En días pasados el diario estadounidense The New York Times publicó una nota sobre las enormes proporciones y la profunda gravedad que ha adquirido la pandemia de covid-19 en el Perú. No es el primer reportaje internacional que incide sobre la misma paradoja: el Perú es uno de los países que tomaron las medidas más tempranas y más severas contra la pandemia, exhibe una de las macroeconomías más sólidas de la región y, sin embargo, es uno de los países más golpeados por la crisis sanitaria en todo el mundo. Ya sea que se hable de número de personas contagiadas o de tasas de mortalidad o de letalidad, el Perú es mencionado en la fase actual como uno de los epicentros de la crisis sanitaria a escala regional e incluso mundial.

«Al construir una economía sin derechos o donde los derechos iban a ser un resultado derivado, un efecto virtuoso, pero secundario, del crecimiento, se edificó un país con bases frágiles.»

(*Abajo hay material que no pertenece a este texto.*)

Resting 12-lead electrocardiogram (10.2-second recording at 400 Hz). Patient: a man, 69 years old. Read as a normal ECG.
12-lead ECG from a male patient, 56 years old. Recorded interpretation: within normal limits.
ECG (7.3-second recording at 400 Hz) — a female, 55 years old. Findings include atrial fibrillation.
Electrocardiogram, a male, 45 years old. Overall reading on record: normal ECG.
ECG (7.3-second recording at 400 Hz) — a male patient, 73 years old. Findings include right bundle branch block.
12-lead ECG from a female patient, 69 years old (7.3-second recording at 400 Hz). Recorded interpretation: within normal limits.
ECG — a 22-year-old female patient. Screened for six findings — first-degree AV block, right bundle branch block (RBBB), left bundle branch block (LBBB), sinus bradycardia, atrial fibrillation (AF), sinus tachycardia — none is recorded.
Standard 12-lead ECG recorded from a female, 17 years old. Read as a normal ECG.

La paradoja es sólo aparente. Se trata, en realidad, de un desvelamiento: la crisis ha dejado al descubierto la precariedad de la presunta solidez económica del Perú, de eso que algunos llegaban a llamar milagro peruano a la luz de más de veinte años de estabilidad económica y crecimiento sostenido.

Hay diversas formas de explicar esa precariedad, que se expresa de la manera más descarnada en los millones de peruanos expuestos a la indigencia por la inmediata desaparición de sus fuentes de ingreso. Entre esas formas se tiene que considerar la endeblez del éxito económico en un país como el nuestro cuando no está acompañado desde el inicio por un enfoque de derechos. Es decir, si la solidez económica del Perú era tan precaria, si la prosperidad era tan falaz, para recordar la conocida expresión de Basadre, es porque era insostenible. No es sostenible una economía donde más del 70 por ciento del empleo es precario. No es sostenible un esfuerzo nacional por contener una pandemia ahí donde previamente no se ha asegurado en algún grado aceptable el derecho a servicios de salud y de educación.

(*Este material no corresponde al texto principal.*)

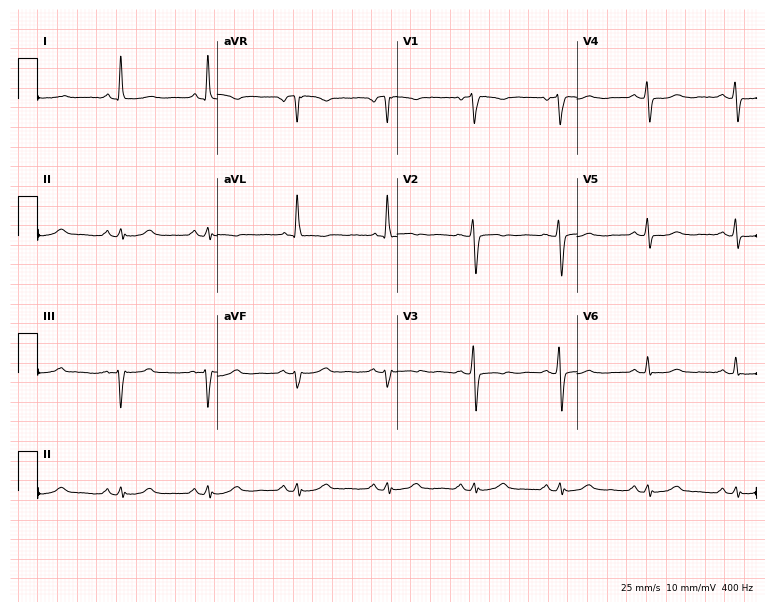
ECG (7.3-second recording at 400 Hz) — a female, 65 years old. Screened for six findings — first-degree AV block, right bundle branch block (RBBB), left bundle branch block (LBBB), sinus bradycardia, atrial fibrillation (AF), sinus tachycardia — none is recorded. Findings outside these six are not listed.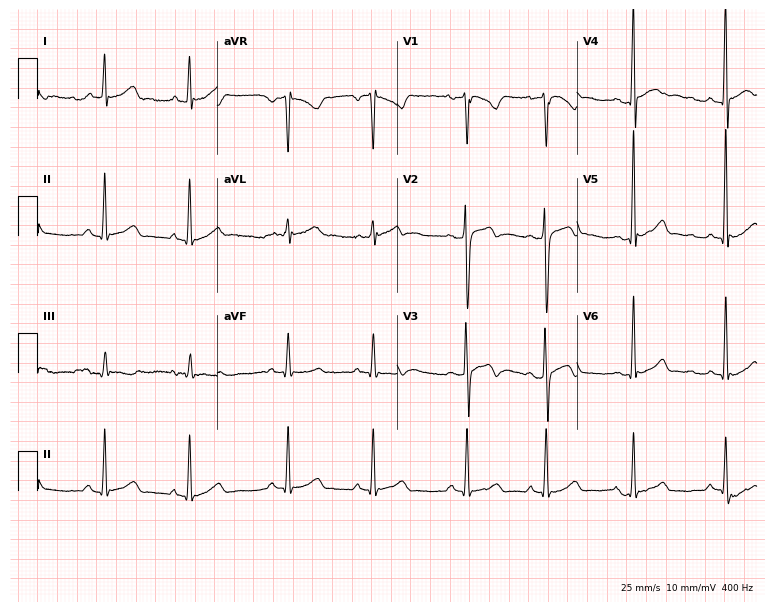
Electrocardiogram, a male patient, 29 years old. Overall reading on record: normal ECG.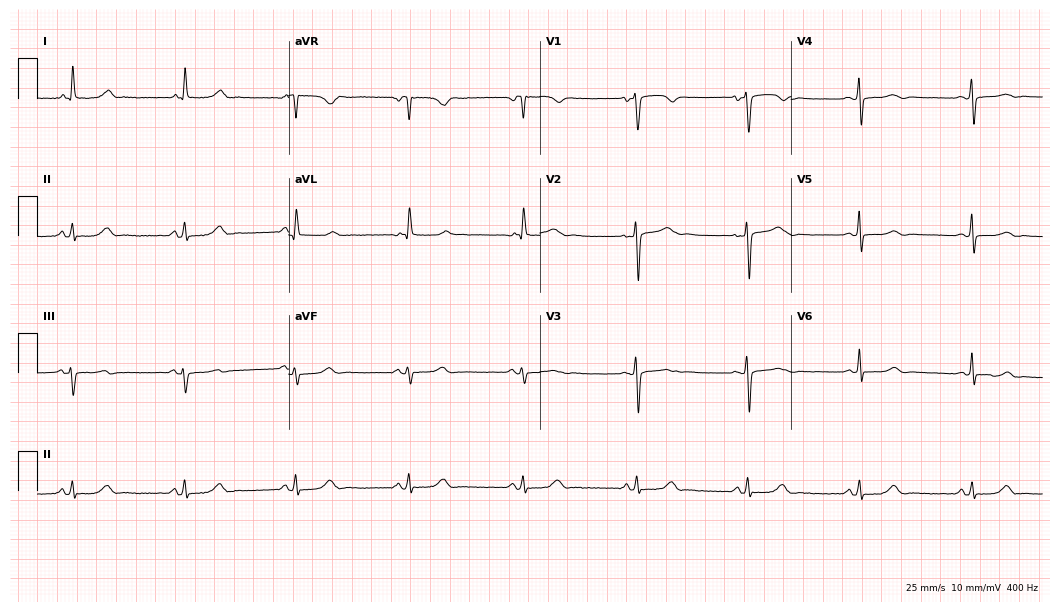
Electrocardiogram, a 65-year-old female. Overall reading on record: normal ECG.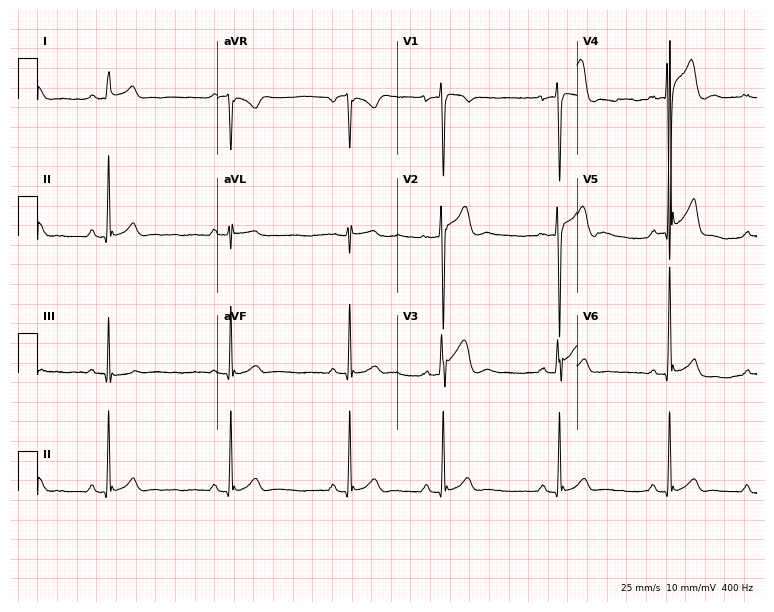
Standard 12-lead ECG recorded from a man, 23 years old. Read as a normal ECG.

Un enfoque de derechos humanos en las diversas políticas del Estado, o, más aún, en la visión del país que tengan los gobiernos, es en primer lugar una cuestión de justicia, pero es también un requisito de efectividad. La mirada económica y la mirada administrativa sobre los asuntos públicos se precian de ser técnicas, concretas, de estar enfocadas en las condiciones de eficiencia y eficacia. Pero esta crisis ha revelado la insuficiencia de esa óptica. Al construir una economía sin derechos o donde los derechos iban a ser un resultado derivado, un efecto virtuoso, pero secundario, del crecimiento, se edificó un país con bases frágiles.

Una mirada de derechos humanos, como enfoque rector, habría planteado mayores exigencias, habría dado cimientos más profundos y sólidos a lo que se empezó a edificar a inicios de este siglo. Una mirada centrada en derechos implica mejores empleos, mejores previsiones sociales, un sistema de educación y de salud que ofrezca seguridad a las personas, brechas de desigualdad más cortas y, por lo tanto, un funcionamiento más armónico de la sociedad en horas de crisis. El respeto de los derechos humanos no es, así, un resultado adventicio del desarrollo y del crecimiento sino uno de sus requisitos centrales, una condición de su éxito.

La lección es clara y rotunda y también, lamentablemente, dolorosa. Una sociedad sin derechos siempre es una sociedad frágil y al borde de la crisis, aunque las cifras digan pasajeramente lo contrario.